Despite the numerous advantages of Deep Learning for IoT systems, its implementation has inherent challenges, such as efficiency and safety, that must be addressed to fully leverage its potential. The Very Efficient Deep Learning in IoT (VEDLIoT) project aims to solve these challenges.
A high-level overview of the different VEDLIoT components is given in Fig. 1. IoT is integrated with Deep Learning by the VEDLIoT project to accelerate applications and optimise the energy efficiency of IoT. VEDLIoT achieves these objectives through the utilisation of several key components:
VEDLIoT concentrates on some use cases, such as demand-oriented interaction methods in smart homes (see Fig. 2), industrial IoT applications like Motor Condition Classification and Arc Detection, and the Pedestrian Automatic Emergency Braking (PAEB) system in the automotive sector (see Fig. 3). VEDLIoT systematically optimises such use cases through a bottom-up approach by employing requirement engineering and verification techniques, as shown in Fig. 1. The project combines expert-level knowledge from diverse domains to create a robust middleware that facilitates development through testing, benchmarking, and deployment frameworks, ultimately ensuring the optimisation and effectiveness of Deep Learning algorithms within IoT systems. In the following sections, we briefly present each component of the VEDLIoT project.
Various accelerators are available for a wide range of applications, from small embedded systems with power budgets in the milliwatt range to high-power cloud platforms. These accelerators are categorised into three main groups based on their peak performance values, as shown in Fig. 4.

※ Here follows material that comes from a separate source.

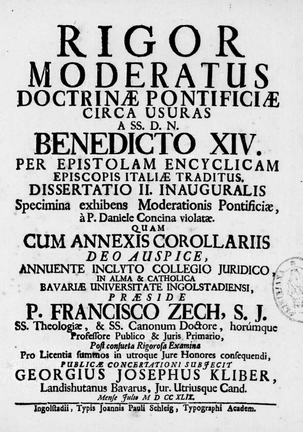 Frontespizio
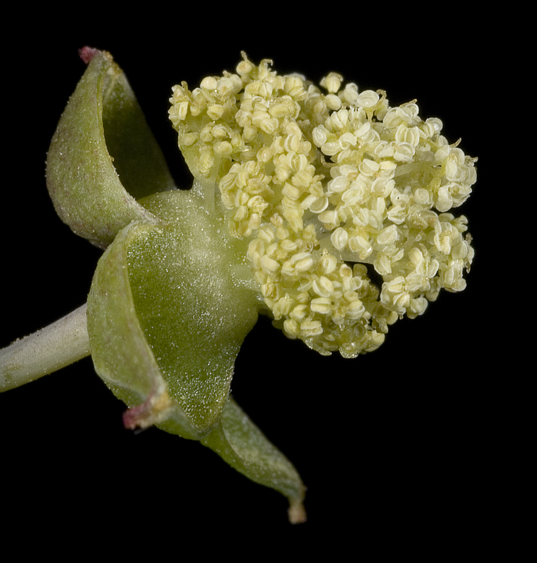 KRT3205
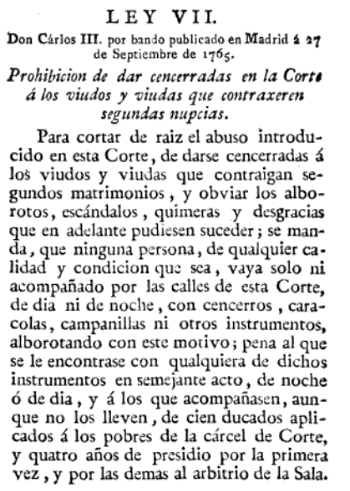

The first group is the ultra-low power category (< 3 W), which consists of energy-efficient microcontroller-style cores combined with compact accelerators for specific Deep Learning functions. These accelerators are designed for IoT applications and offer simple interfaces for easy integration. Some accelerators in this category provide camera or audio interfaces, enabling efficient vision or sound processing tasks. They may offer a generic USB interface, allowing them to function as accelerator devices attached to a host processor. These ultra-low power accelerators are ideal for IoT applications where energy efficiency and compactness are key considerations, providing optimised performance for Deep Learning tasks without excessive power.
The VEDLIoT use case of predictive maintenance is a good example and makes use of an ultra-low power accelerator. One of the most important design criteria is low power consumption, as it is a battery-powered small box that can externally be installed on any electric motor and should monitor the electronic motor for at least three years without a battery change.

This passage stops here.